Other notable alumni include; Otto von Bismark, Feuerbach & Fichte, Friedrich Engels, Heinrich Heine, Georg Wilhelm Friedrich Hegel, Karl Marx, Karl Liebknecht, Herbert Marcuse, Arthur Schoepenhauer, Felix Mendelsohn Bartholdy, Kurt Tucholsky. Rudolf Virchow (‘the father of modern pathology’) and Robert Havemann.

Arguably though, the most important figures with their names attached to this university would be the two Humboldt brothers from whom the university gets its current name – Wilhelm and his more widely-known sibling, Alexander. Both would promote the development of education as a free and open enterprise to shape society not around the set societal structure – but around the interests and expertises that would develop from the cultivation of the individual.

This great sense of understanding within society would only develop through the unobstructed exposure of individuals to things beyond their horizon. Alexander von Humboldt would famously comment that: “it is no less useless for the carpenter to have learned Greek than it is for the scholar to make tables.”
Humboldt University
Humboldt University
Outside the university now – almost every day of the year, come rain, come shine – is a book sale, run in cooperation with the institution but by private sellers. Its presence stands are a symbolic challenge to the history and Nazi use of the square opposite. To great leaders, and great powers – good or bad – image is everything. As such it must be maintained, by sword or by pen.

Here it is possible to purchase the works of authors persecuted by the Nazis, who would also have their intellectual property condemned to the flames or the nearby cultural bonfire. Although beyond the expected list of degenerate author’s works one might expect, it is also possible to find other works – contemporary and modern.

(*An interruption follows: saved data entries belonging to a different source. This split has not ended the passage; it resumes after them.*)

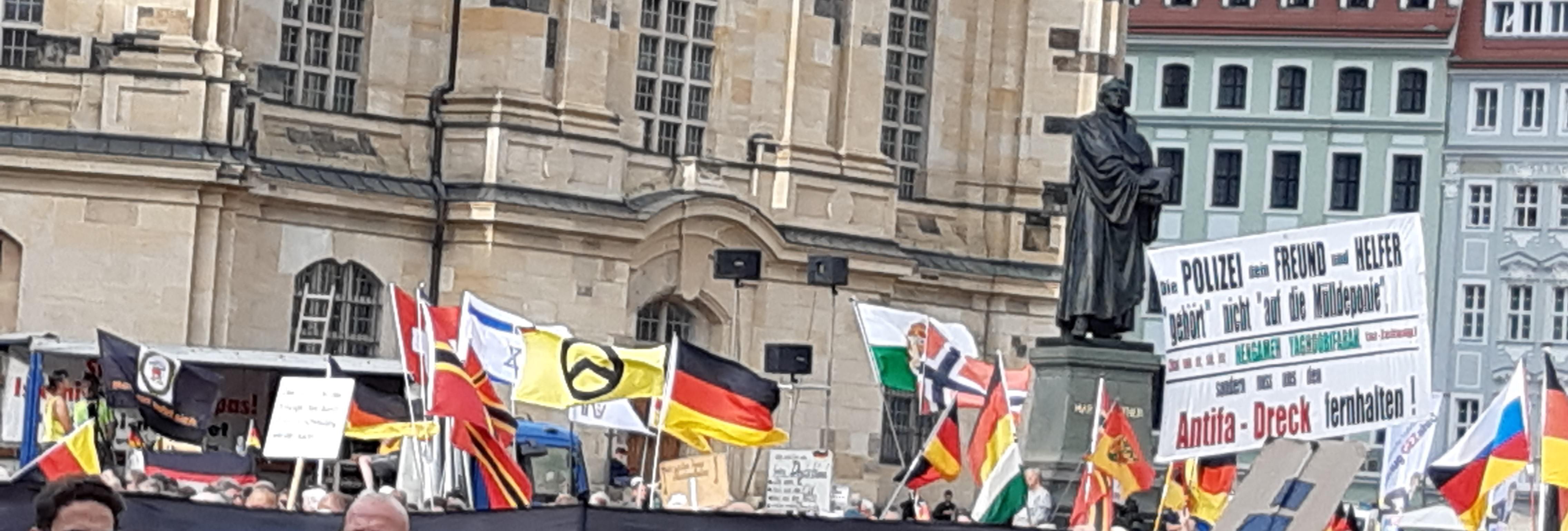 Pegida demonstriert am Dresdner Neumarkt
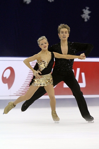 Пенни Кумс и Николас Бакленд на Кубке Китая 2011
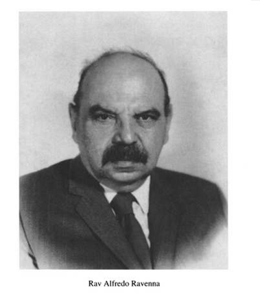 Rabbino italiano
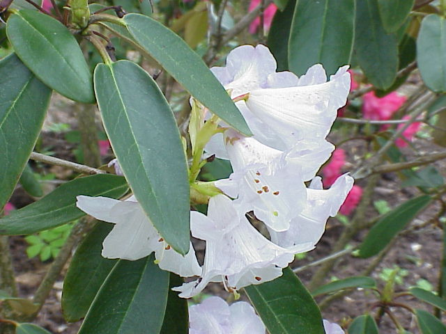 Species: 'Rhododendron campanulatum subsp. campanulatum' Family: Ericaceae Image No. 2
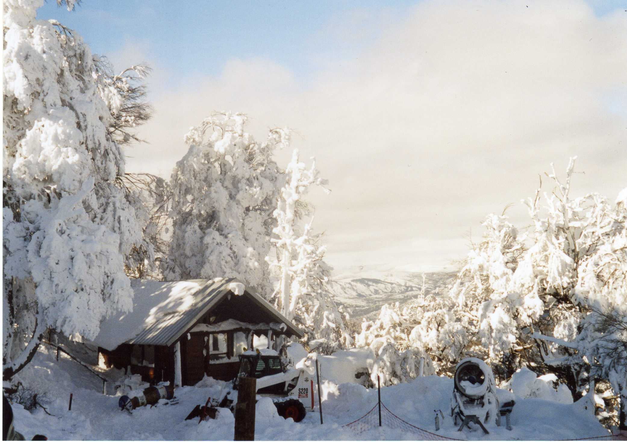 Cabaña cubierta de nieve en el Cerro Otto, Bariloche, Patagonia Argentina.
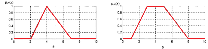 рисунок 4

Every year, the former Opera Square also plays host to an annual book sale, allowing the many small publishing houses across Germany to step into the spotlight. Regardless of the content of their publications, it is the free flowing dialogue of expression that is promoted here that acts as one of the most important fundamentals of a successful democratic society.

The Basic Law of German is currently clear on this subject: “Every person shall have the right freely to express and disseminate his opinions in speech, writing and pictures, and to inform himself without hindrance from generally accessible sources.”

Not only does the individual have the right to freely express themselves but the public has the ability then to judge for themselves the significance of those words and engage in dialogue.

Rather than flames, we have the realm of fiction and non-fiction.